▸ **What is needed**:
Leaving pictures aside, set down each line exactly, from the first line of the data to the line with "sample: Cortical neurons", both included.
════════════════════
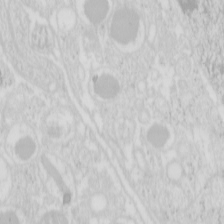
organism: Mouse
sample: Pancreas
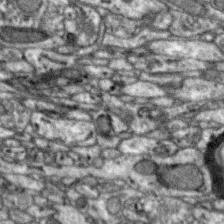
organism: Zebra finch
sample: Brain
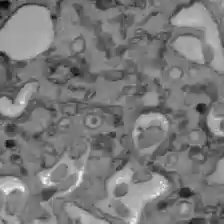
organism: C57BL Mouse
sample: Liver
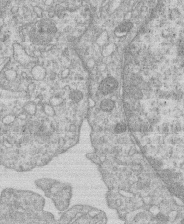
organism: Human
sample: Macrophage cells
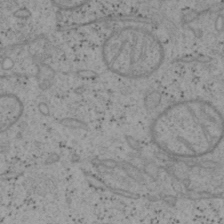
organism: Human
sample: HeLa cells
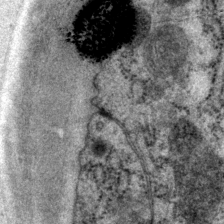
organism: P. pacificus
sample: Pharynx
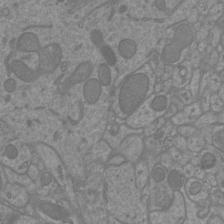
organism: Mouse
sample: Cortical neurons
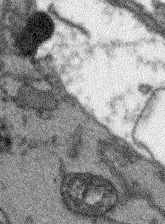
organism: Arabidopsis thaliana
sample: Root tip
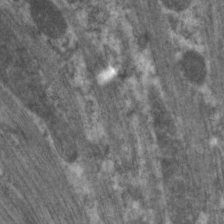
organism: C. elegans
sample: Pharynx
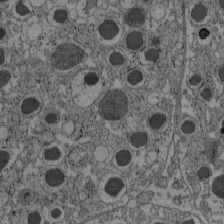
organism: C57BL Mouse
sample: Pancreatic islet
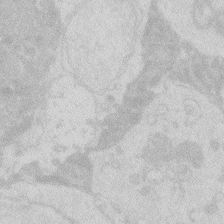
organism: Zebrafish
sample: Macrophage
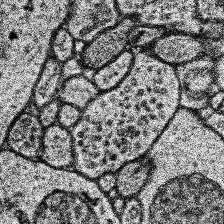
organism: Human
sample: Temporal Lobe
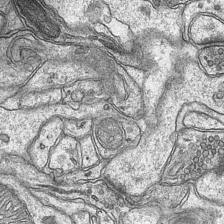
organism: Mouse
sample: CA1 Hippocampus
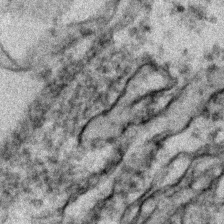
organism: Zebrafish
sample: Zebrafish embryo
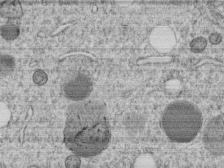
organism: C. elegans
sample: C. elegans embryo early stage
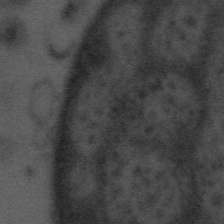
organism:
════════════════════
▸ **Finished task**:
organism: Mouse
sample: Pancreas
organism: Zebra finch
sample: Brain
organism: C57BL Mouse
sample: Liver
organism: Human
sample: Macrophage cells
organism: Human
sample: HeLa cells
organism: P. pacificus
sample: Pharynx
organism: Mouse
sample: Cortical neurons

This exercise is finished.